The basic idea of Swing is that if user $A$ and user $B$ who both clicked item $i$ also clicked item $j$, then item $i$ and item $j$ are considered similar. The less similar $A$ and $B$ are, i.e. the smaller the number of items bought both by $A$ and $B$ is, the more similar $i$ and $j$ are.

$$ s(i,j) = \sum_{u\in U_i \cap U_j}\sum_{v\in U_i \cap U_j}\frac{1}{\sqrt{|I_u|}} * \frac{1}{\sqrt{|I_v|}} * \frac{1}{\alpha + |I_u \cap I_v|} $$

$\frac{1}{\sqrt{|I_u|}}$ and $\frac{1}{\sqrt{|I_v|}}$ are weights to reduce the impact of active users and $\alpha$ is the smoothing factor.

Surprise

Category-level

The probability of $c_j$ is a related category for $c_i$ is defined as:

$$ \theta_{i,j} = p(c_{i,j}|c_j) = \frac{N(c_{i,j})}{N(c_j)} $$

where $N_{c_j}$ is the total purchases in category $c_j$, and $N_{c_{i,j}}$ is the number of times $c_j$ is purchased after $c_i$.

Product-level

For each top related category, we can find top related products by:

$$ s_1(i,j) = \frac{\sum_{u\in U_i \cap U_j} 1/(1+t_{uj} - t_{ui})}{|U_i|\times |U_j|} $$

where $t_{ui}$ and $t_{uj}$ denote the time that user $u$ bought item $i$ and item $j$. As the order in the product pairs is important, e.g. we can recommend phone cases to a user who just bought a new phone but we shouldn’t recommend phones to the user who just bought a new phone case, thus $t_{uj} \ge t_{ui}$.

Cluster-level

Since the item-level user co-purchasing data is extremely sparse, we can calculate the relevance score for items at the cluster level to alleviate this problem.

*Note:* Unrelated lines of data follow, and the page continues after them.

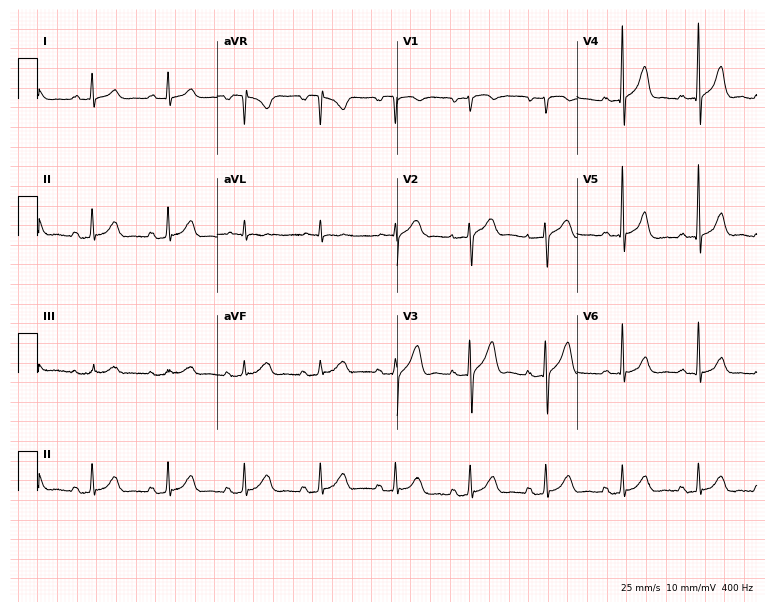
Resting 12-lead electrocardiogram. Patient: a male, 64 years old. Read as a normal ECG.
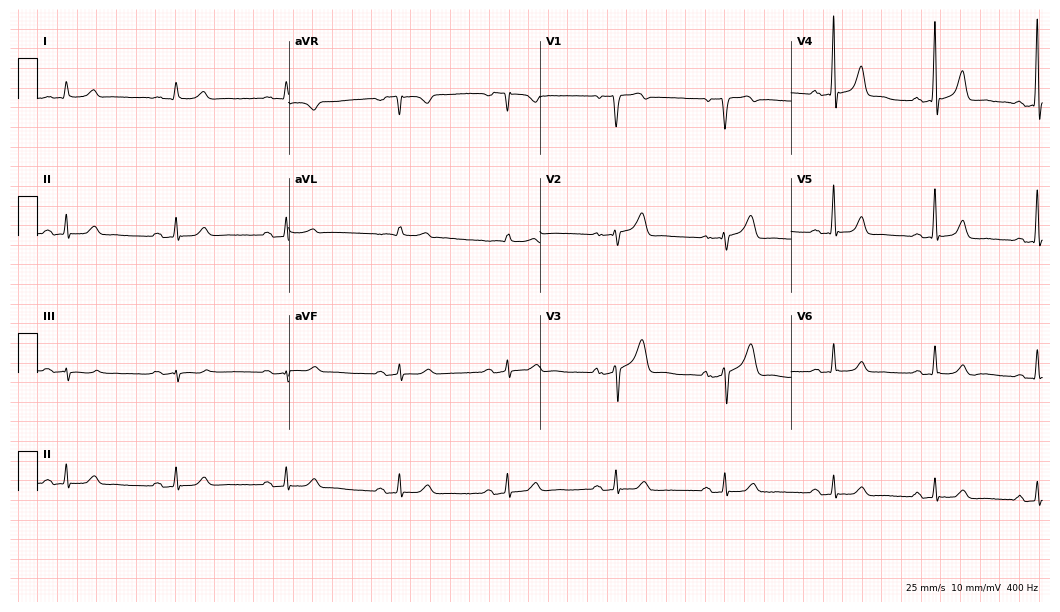
Standard 12-lead ECG recorded from a male, 69 years old (10.2-second recording at 400 Hz). None of these six findings is recorded: first-degree AV block, right bundle branch block, left bundle branch block, sinus bradycardia, atrial fibrillation, sinus tachycardia. Only these six findings were labelled.
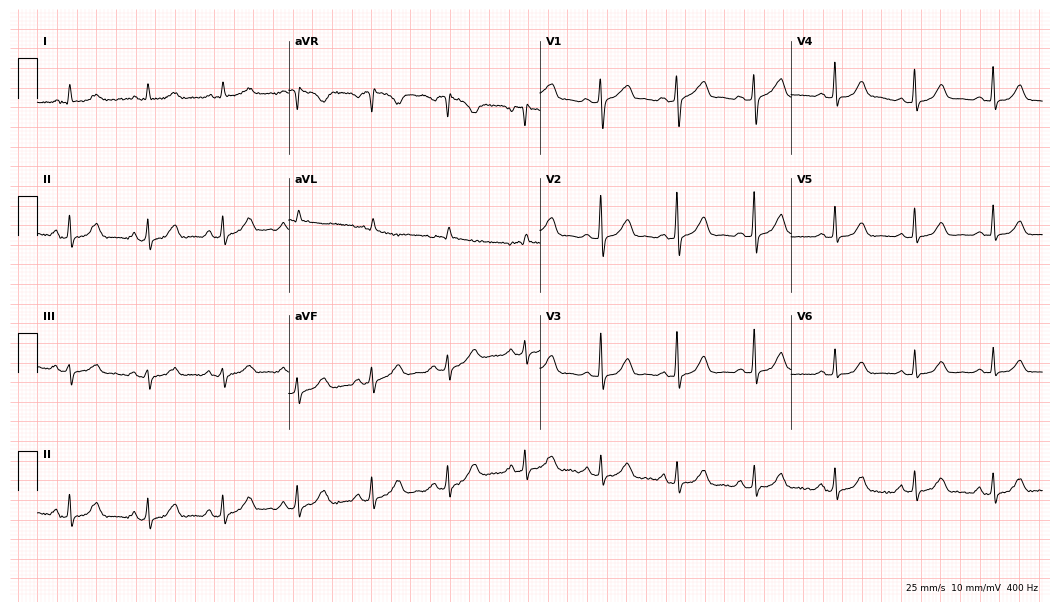
12-lead ECG from a female patient, 65 years old. Recorded interpretation: within normal limits.
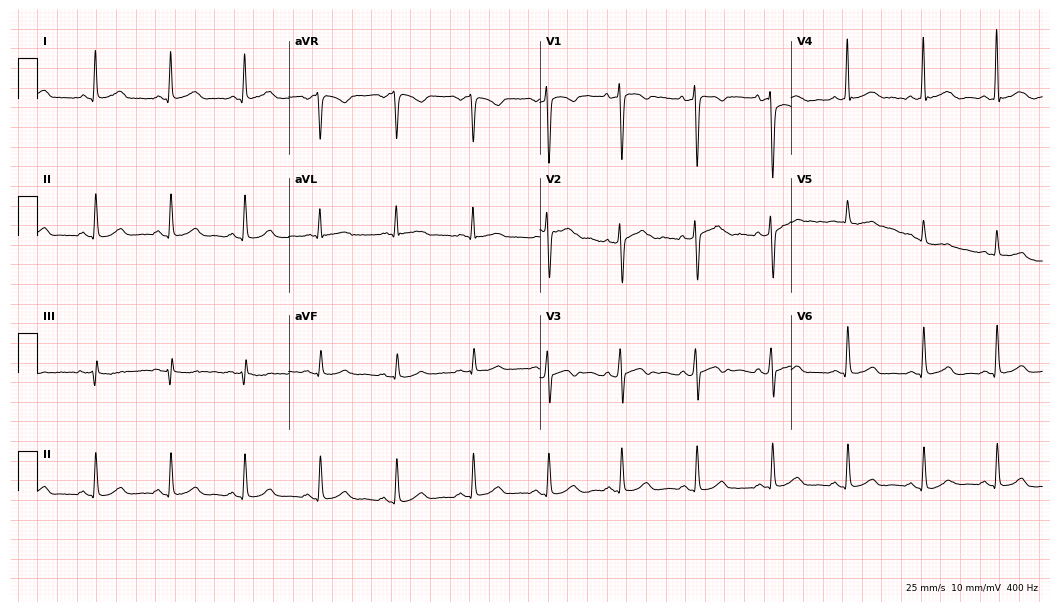
Electrocardiogram, a female patient, 35 years old. Overall reading on record: normal ECG.
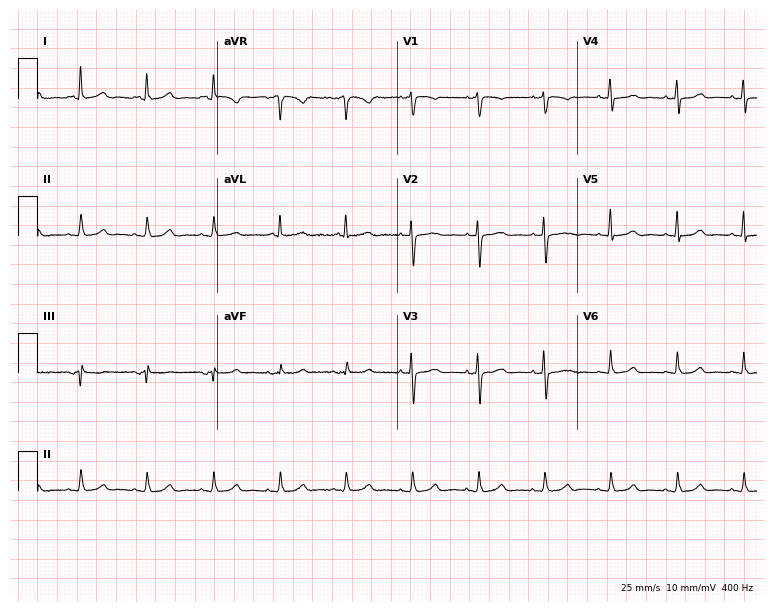
12-lead ECG from a female, 70 years old (7.3-second recording at 400 Hz). Recorded interpretation: within normal limits.
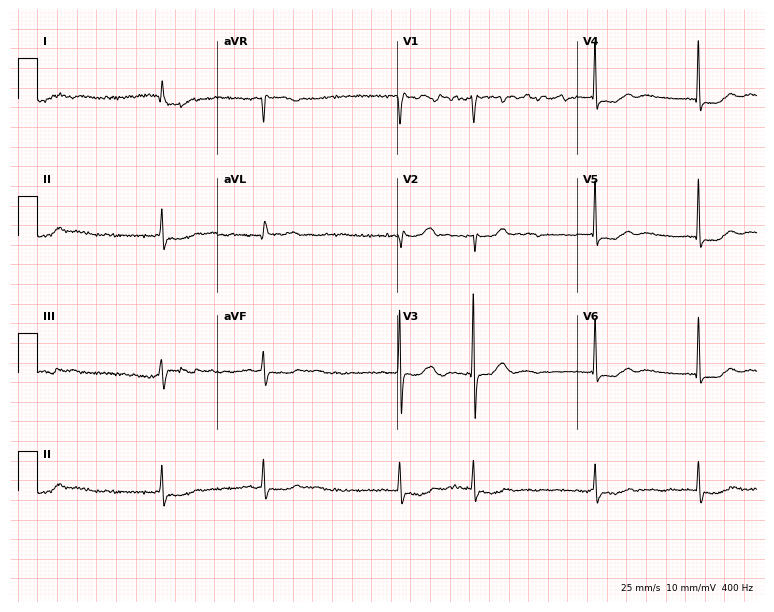
12-lead ECG from an 83-year-old female patient. Findings include atrial fibrillation.
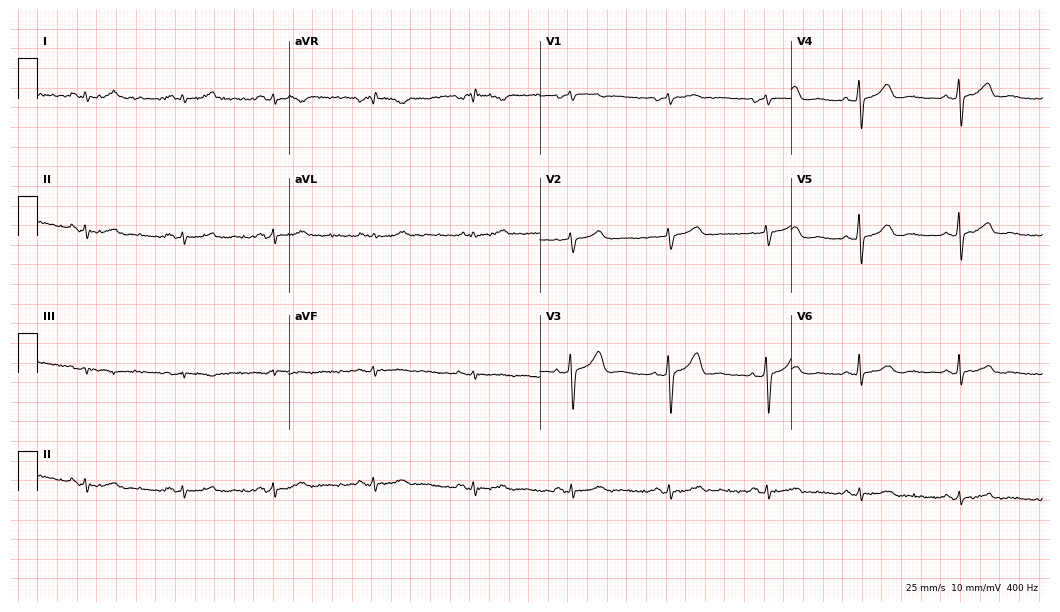
Standard 12-lead ECG recorded from a woman, 51 years old. None of these six findings is recorded: first-degree AV block, right bundle branch block (RBBB), left bundle branch block (LBBB), sinus bradycardia, atrial fibrillation (AF), sinus tachycardia.

Let $L(i)$ denote the cluster that item $i$ belongs to, which is calculated by the relevance score of items from Swing. Then the cluster-level relevance score can be calculated by:

$$ s_2(i,j) = s_1(L(i), L(j)) $$

Compute Surprise score

The final Suprise score of a product pair is:

$$ s_{i,j} = \omega * s_1(i,j) + (1 - \omega) * s_2(L(i),L(j)) $$

where $\omega$ is the mannually set combination weight.

References

[1] Xiaoyong Yang et al. “Large Scale Product Graph Construction for Recommendation in E-commerce.” ArXiv, abs/2010.05525.

[2] Ruyi Luo et al. FunRec - Swing